··· PROVIDED INFORMATION

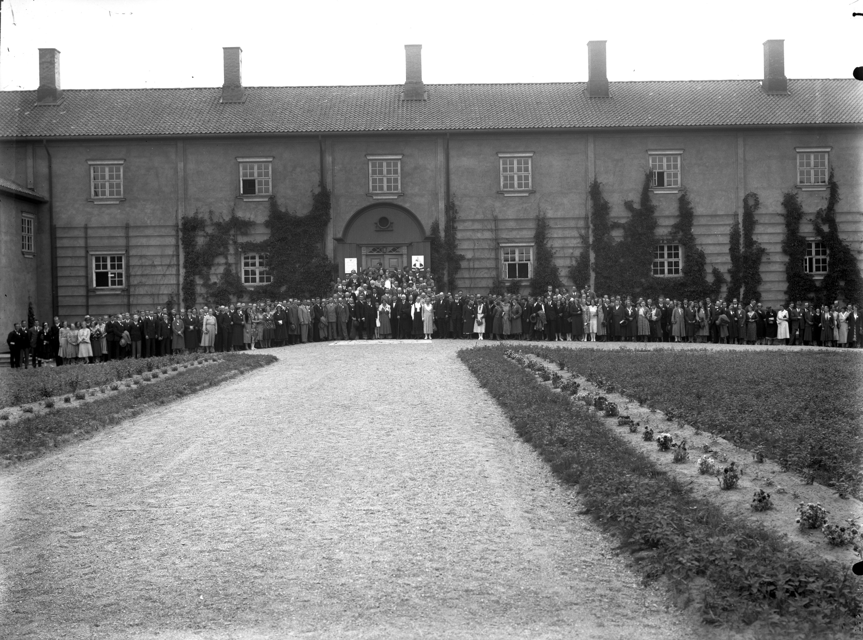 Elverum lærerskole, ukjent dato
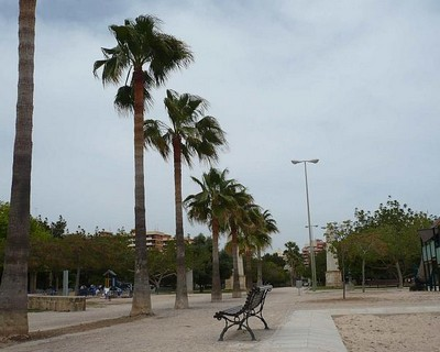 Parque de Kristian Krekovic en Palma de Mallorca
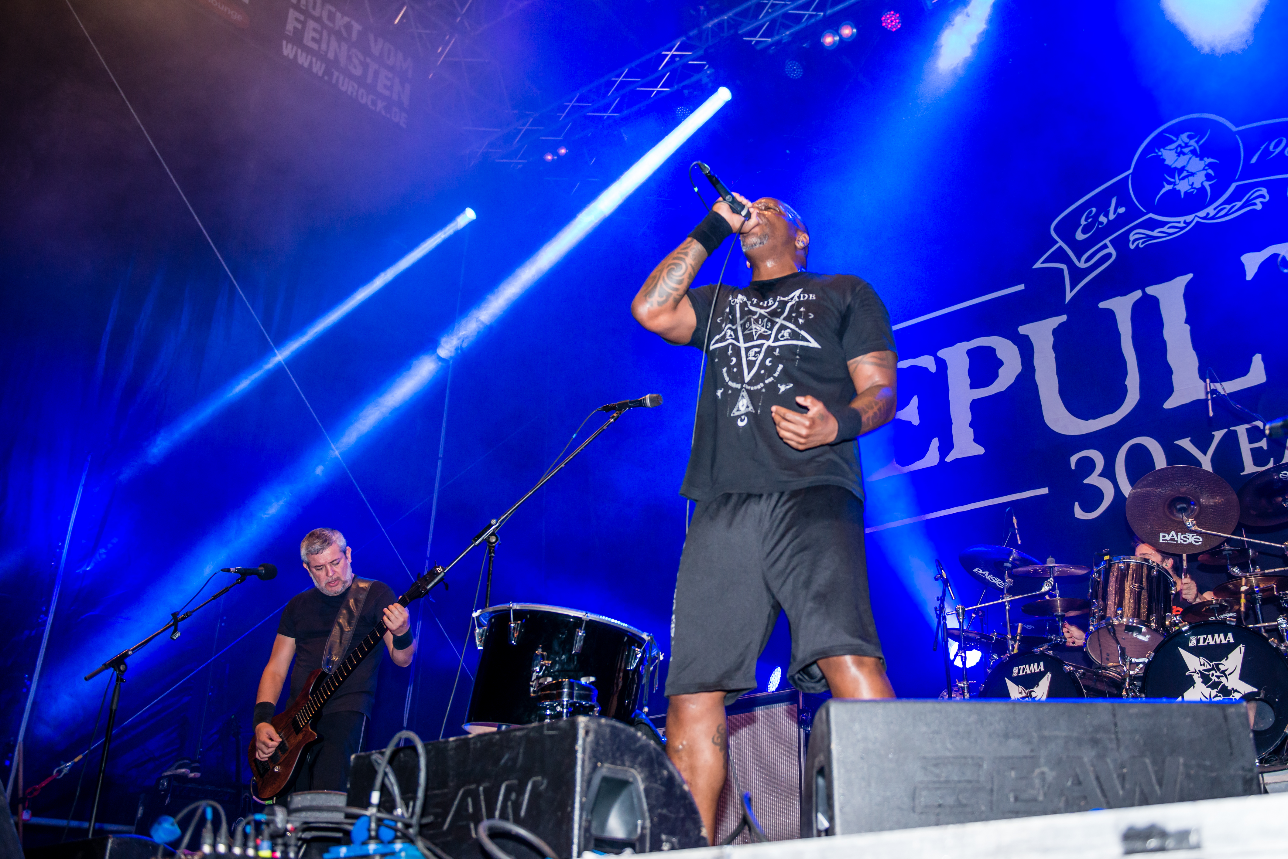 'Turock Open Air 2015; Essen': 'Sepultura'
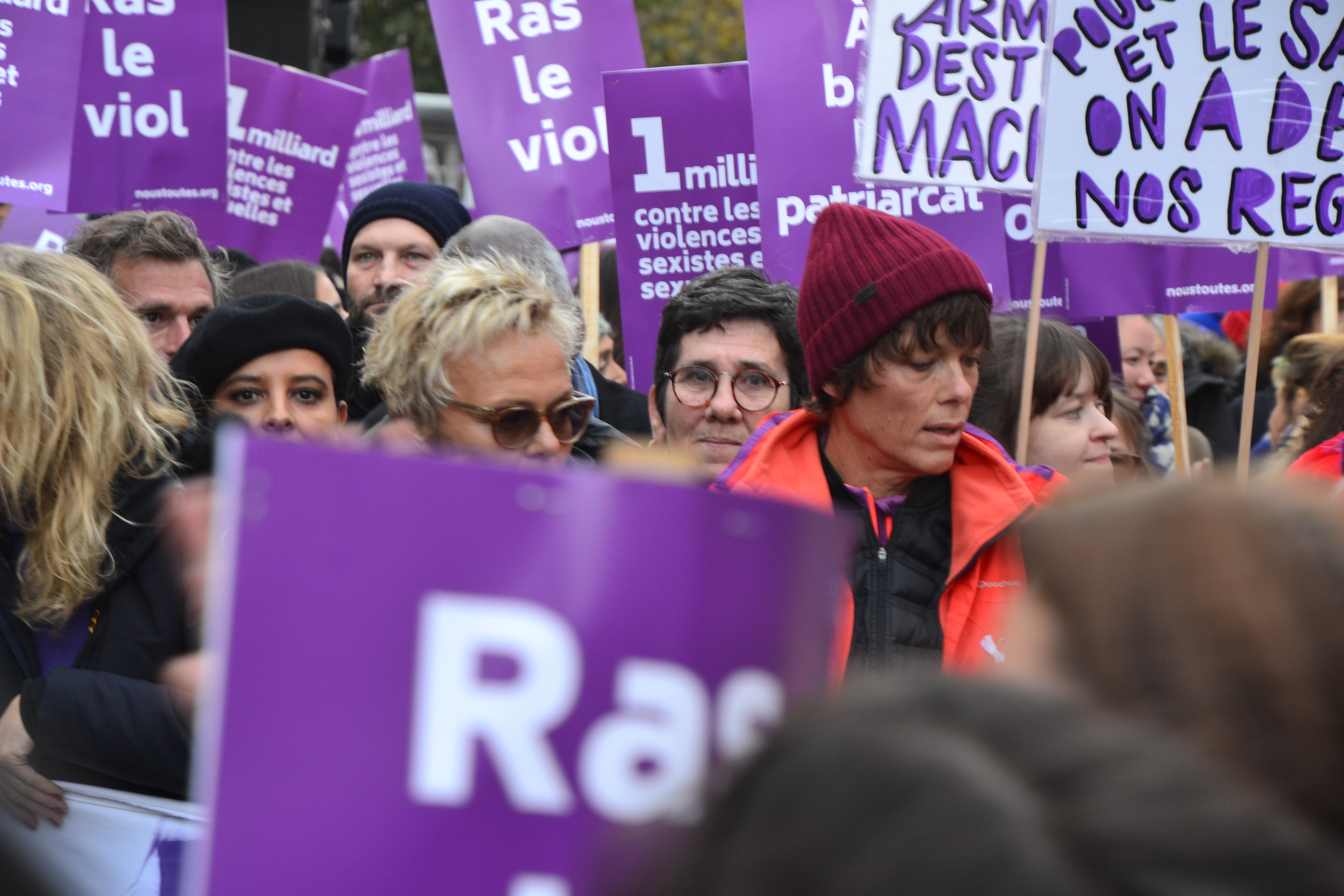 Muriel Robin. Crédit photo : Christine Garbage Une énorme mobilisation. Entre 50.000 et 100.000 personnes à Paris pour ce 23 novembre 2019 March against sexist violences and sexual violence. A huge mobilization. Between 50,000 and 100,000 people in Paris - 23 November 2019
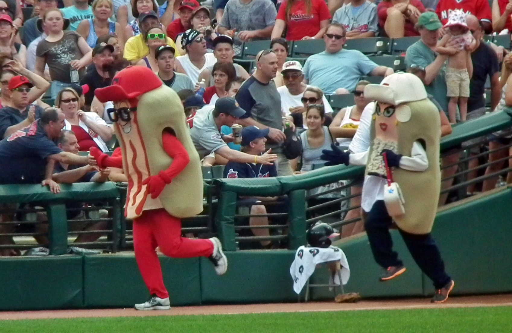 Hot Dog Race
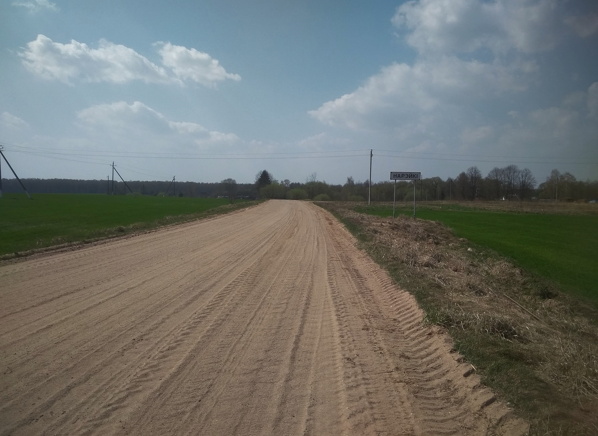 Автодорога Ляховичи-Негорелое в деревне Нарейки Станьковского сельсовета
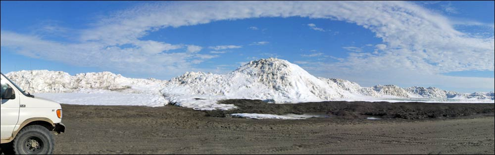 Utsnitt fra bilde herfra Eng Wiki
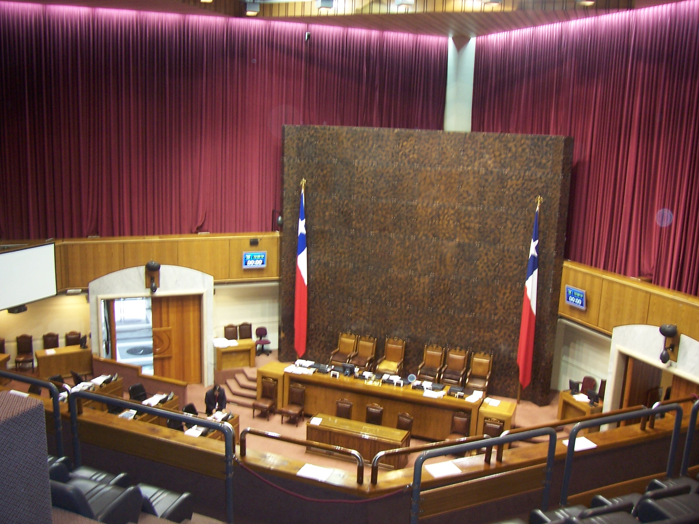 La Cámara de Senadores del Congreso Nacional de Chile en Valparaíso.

······

WHAT TO PRODUCE
Leave the pictures aside and print exactly, and only, the lines from the one with "Hot Dog Race" through the end of the data, both included.

TASK OUTPUT
 Hot Dog Race
 Автодорога Ляховичи-Негорелое в деревне Нарейки Станьковского сельсовета
 Utsnitt fra bilde herfra Eng Wiki
 La Cámara de Senadores del Congreso Nacional de Chile en Valparaíso.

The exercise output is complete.